The task:
Transcribe only the part of the material below that begins at the line containing "organism: Zebrafish" and ends at the line containing "sample: Cortical neurons", with both kept and images left out.

------ Records provided

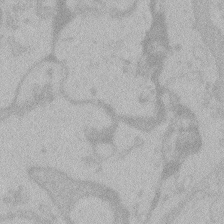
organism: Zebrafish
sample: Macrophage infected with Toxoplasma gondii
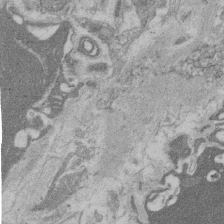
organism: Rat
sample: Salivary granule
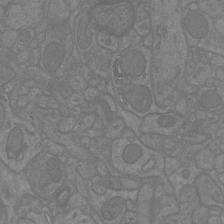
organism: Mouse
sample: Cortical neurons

------------
------ Records provided

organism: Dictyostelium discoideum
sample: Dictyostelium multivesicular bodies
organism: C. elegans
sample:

------------
------ Records provided

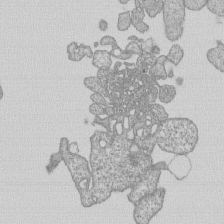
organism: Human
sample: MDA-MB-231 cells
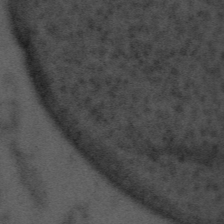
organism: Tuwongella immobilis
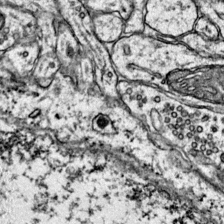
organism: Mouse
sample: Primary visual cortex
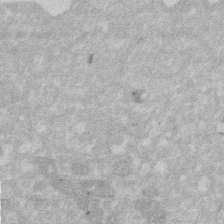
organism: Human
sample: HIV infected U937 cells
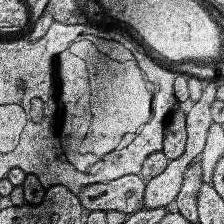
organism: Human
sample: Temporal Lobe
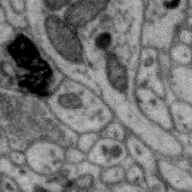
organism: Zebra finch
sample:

------------

Exercise output:
organism: Zebrafish
sample: Macrophage infected with Toxoplasma gondii
organism: Rat
sample: Salivary granule
organism: Mouse
sample: Cortical neurons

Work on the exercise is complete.